Some limitations must be acknowledged. First, we did not assess measurement accuracy (i.e. how closely the measured values approximate the true value). Obtaining true "gold standard" anthropometric measurements requires highly trained and accredited anthropometrists, which were unavailable in this setting. Careful equipment selection with daily verification checks should minimise equipment-related errors, but systematic errors due to suboptimal measurement technique cannot be ruled out. Finally, limited numbers of trainees and volunteers in some provinces and age groups increase statistical volatility. The pooling of data from all sites allowed for meaningful statistical analyses but may have obscured some inter-site differences.

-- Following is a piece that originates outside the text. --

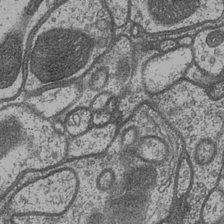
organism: Drosophila
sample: Optic medulla

In line with international recommendations (1, 10, 19), standardised anthropometric training and reliability assessment should precede any large nutrition survey. This increases confidence in the study results (or, conversely, highlights limitations to consider when interpreting the data). Our experience suggests that two days of training are likely insufficient for fieldworkers with no previous anthropometry experience, and more time should be allotted, particularly for hands-on practice. Adding a pre-training assessment of measurement skills would provide evidence of training effectiveness and allow for refinement of the training approach based on trainees' strengths and challenge areas. During data collection, ongoing reliability assessment must be incorporated to ensure that data quality is maintained. Finally, statistical evidence of anthropometric data quality should be reported in detail alongside the main study results. For child anthropometry, the guidelines set out by the WHO (10) should be followed, and calculation of the composite index of anthropometric data quality described by Perumal et al (1) is recommended. Communication of data quality (or the absence thereof), as well as steps taken to identify and manage errors, are prerequisites for ethical and transparent science communication and essential for continued trust in science (30). This empowers both researchers (by allowing re-analyses of existing data, knowledge synthesis, and study reproduction) and policymakers (by allowing meaningful longitudinal monitoring of population trends) (30).